Sevdiğinde kendini kayıp mı ettin; yoksa orda bulduğun sen misin? Kendini tamamlanmış hissettiğin yere ait değil misin?

Süreyya geçtiğimiz bölüm, aşkın başkasının gölgesinde kaybolmak değil, beraber beyaza kesmek olduğunu söyledi Can’a. Ona renklerini kaybettiğini, kendini bir ilişki uğrunda feda ettiğini söyleyen bir adama dışardan görülemeyecek bir şeyden bahsetti: “Ben renklerimi kaybetmedim, artık hepsine sahibim.”

İnsan neden aşık olur, bilinmez. Tüm bu kafa karışıklığı, bütün bu hallerimiz bu yüzden. Birine neden ve niye tutulduğumuzu bilmiyoruz. Ama yaşıyoruz. Yaşadıkça öğreniyoruz. Anlamaya çalışıyoruz. Fakat aşık olmakla aşkı anlamak, aynı şeyler değil.
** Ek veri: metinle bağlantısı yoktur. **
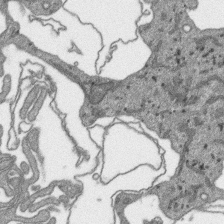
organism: Human
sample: Lung epithelial cells infected with SARS-CoV-2
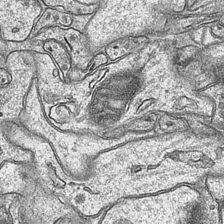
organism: Mouse
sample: CA1 Hippocampus
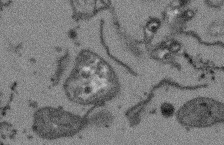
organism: Arabidopsis thaliana
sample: Root tip
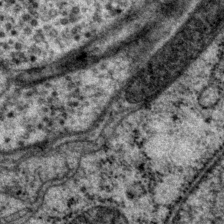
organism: P. pacificus
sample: Pharynx
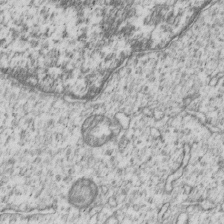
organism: Human
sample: MDA-MB-231 cells
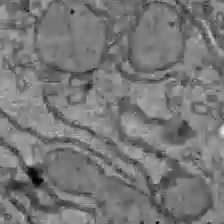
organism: C57BL Mouse
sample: Liver
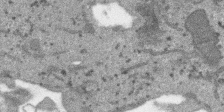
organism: Human
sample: Lung epithelial cells infected with SARS-CoV-2
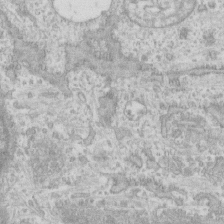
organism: Human
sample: CRL-1474
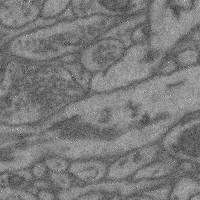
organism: Mouse
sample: Cerebral cortex
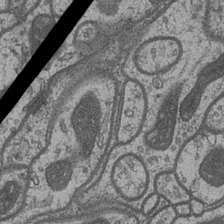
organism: Drosophila
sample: Optic medulla
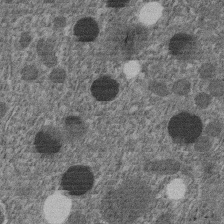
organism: C. elegans
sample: C. elegans embryo early stage
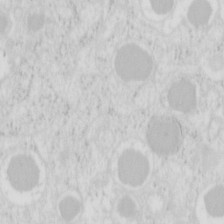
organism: Mouse
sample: Pancreas
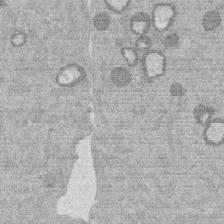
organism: Mouse
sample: Dividing mouse embryo 1 cell stage
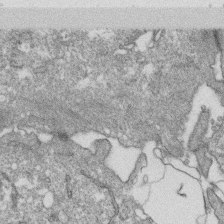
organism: African green monkey
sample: Vero E6 cells infected with SARS-CoV-2
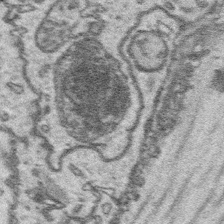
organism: Platynereis dumerilii
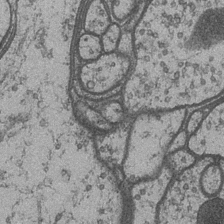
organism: Drosophila
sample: Optic medulla
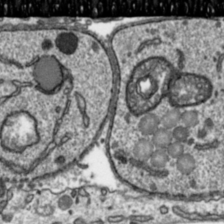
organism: Toxoplasma gondii
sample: Parasites in a vacuole inside a host cell
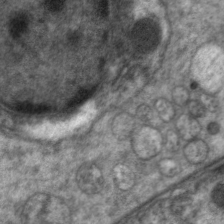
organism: C. elegans
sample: Pharynx
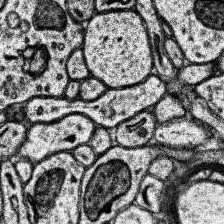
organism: Human
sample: Temporal Lobe
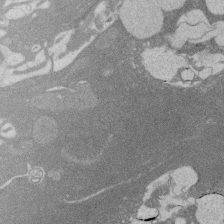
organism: Rat
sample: Salivary granule
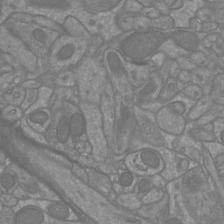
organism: Mouse
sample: Cortical neurons
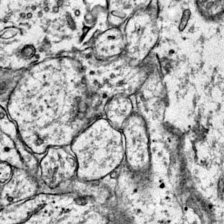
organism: Mouse
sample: Primary visual cortex
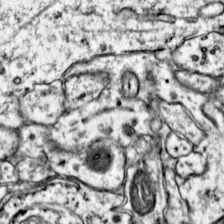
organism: Mouse
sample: Primary visual cortex
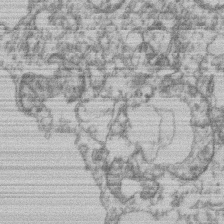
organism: Mouse
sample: T cell stromal cell synapse
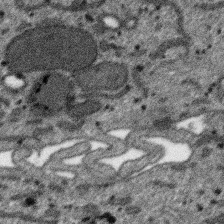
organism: Human
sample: Lung epithelial cells infected with SARS-CoV-2
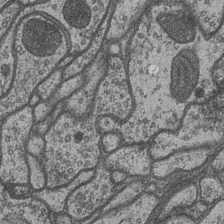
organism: Drosophila
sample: Optic medulla
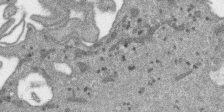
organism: Human
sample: Lung epithelial cells infected with SARS-CoV-2
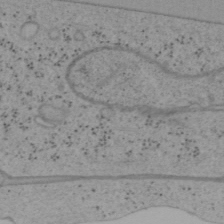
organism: Human
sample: HeLa cells
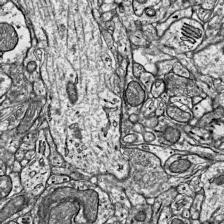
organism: Mouse
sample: Visual Cortex
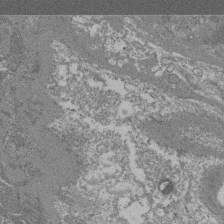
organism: Mouse
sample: Glomerulus
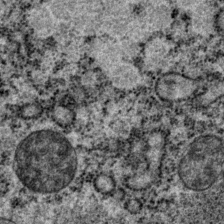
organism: P. pacificus
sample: Pharynx
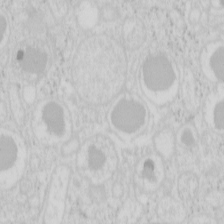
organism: Mouse
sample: Pancreas
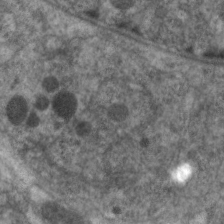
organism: C. elegans
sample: Pharynx
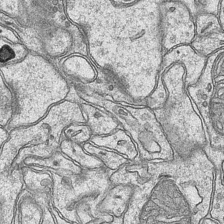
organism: Mouse
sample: CA1 Hippocampus
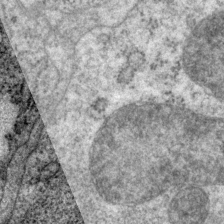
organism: P. pacificus
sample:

Her birimizin aklında “olmak istediği” insanlar var. Yanımızda olmasını hayal ettiğimiz insanlar kadar kendimizin de daha iyi halleri. Hayallerimiz var. Ama aslında kimsen, sevdiğinin yanında nasılsan; sen öylesin. Can gibi olmayanın peşinde gidenler aklında olmayacak halleriyle yaşadıkları için, birinin birinde erimesini yok olup gitmek sanıyor. Oysa sevgi, sevdiğinde erimektir. Kendin olabildiğin kadar bir olabilmektir. Çünkü sevdiğinle bir olabiliyorsan, kendin de olabiliyorsun demektir. Demek ki doğru yerdesin. Aklındaki farazi bir hikayede değil, sevdiğinin yanında gerçeksin. Değilse de, bu yüzden bitiyor bunca ilişki.
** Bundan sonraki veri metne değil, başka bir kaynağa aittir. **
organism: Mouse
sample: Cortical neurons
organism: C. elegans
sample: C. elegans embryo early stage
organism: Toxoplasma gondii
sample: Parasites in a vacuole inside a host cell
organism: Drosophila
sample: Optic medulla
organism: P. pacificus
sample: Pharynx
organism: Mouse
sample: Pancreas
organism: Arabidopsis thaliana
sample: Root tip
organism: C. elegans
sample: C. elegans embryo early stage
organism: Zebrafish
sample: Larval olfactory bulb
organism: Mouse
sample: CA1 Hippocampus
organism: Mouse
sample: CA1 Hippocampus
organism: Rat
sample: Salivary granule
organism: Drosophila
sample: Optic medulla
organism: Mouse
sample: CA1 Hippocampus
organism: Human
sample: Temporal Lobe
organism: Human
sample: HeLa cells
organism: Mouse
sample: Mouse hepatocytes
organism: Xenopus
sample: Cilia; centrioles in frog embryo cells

Vakti zamanında biriyle ilişkinin insanı değiştirip değiştirmemesi gerektiğini tartışırken o, kimse için kendinden fedakarlık etmemen gerektiğini söylemişti. “Kendinden vazgeçme!” Kimse için fedakarlık yapacak kadar birini sevmediysen, nasıl değişebilirsin ki? Hem biri için kendinden vazgeçerek değişmekle birinin sayesinde değişmek arasında Süreyya ile Can’ın hayata baktığı yer kadar fark var. Birinin sayesinde değişmek; değişebilmek, bir ilişkinin en güzel anıdır.
 
Kendini bulmak, başka birinde kaybolmak değil. Renklerin sende gizli. Sevgilinde kaybolduğunda bulmuşsundur belki kendini.
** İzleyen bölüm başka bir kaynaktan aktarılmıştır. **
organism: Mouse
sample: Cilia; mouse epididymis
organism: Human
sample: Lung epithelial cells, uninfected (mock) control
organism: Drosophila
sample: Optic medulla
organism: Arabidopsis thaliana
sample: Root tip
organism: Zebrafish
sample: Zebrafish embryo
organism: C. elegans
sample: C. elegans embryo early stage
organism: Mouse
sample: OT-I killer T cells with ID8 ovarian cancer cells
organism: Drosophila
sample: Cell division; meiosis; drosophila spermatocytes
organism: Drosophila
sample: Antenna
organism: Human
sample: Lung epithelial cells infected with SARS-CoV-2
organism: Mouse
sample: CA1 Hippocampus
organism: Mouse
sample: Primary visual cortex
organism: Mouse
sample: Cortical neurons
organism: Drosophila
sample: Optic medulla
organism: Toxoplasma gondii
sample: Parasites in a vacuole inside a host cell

Bir insanın kendini sorgulayabilmesi, kendine eziyet etmeden geçmişinin hesaplarını dökebilmesi ancak sevmekle olur. Ancak birini sevdiğinde korkmadan arkana dönüp hatalarının gerçekten farkına varabilirsin. Artık daha iyi biri olduğun, olabildiğin için yaptığın yanlışlar korkutmaz seni. Sevdiğini, seni seveceğini bildiğin biri var. Ne yapmış olursan ol, sana seni seveceğinin güvenini vermiş biri var hayatında. Artık daha iyi biri olabilirsin. Sevdiğinin gözünden bakıp kendine, yaptığın yanlışlarını görebilirsin geçmişinde. Korkmadan. Sevmek; sırf bu yüzden bile, değiştirir seni.
 
“Nasıl da mecburmuşuz sevmeye, sevilmeye; öğrenmeye…”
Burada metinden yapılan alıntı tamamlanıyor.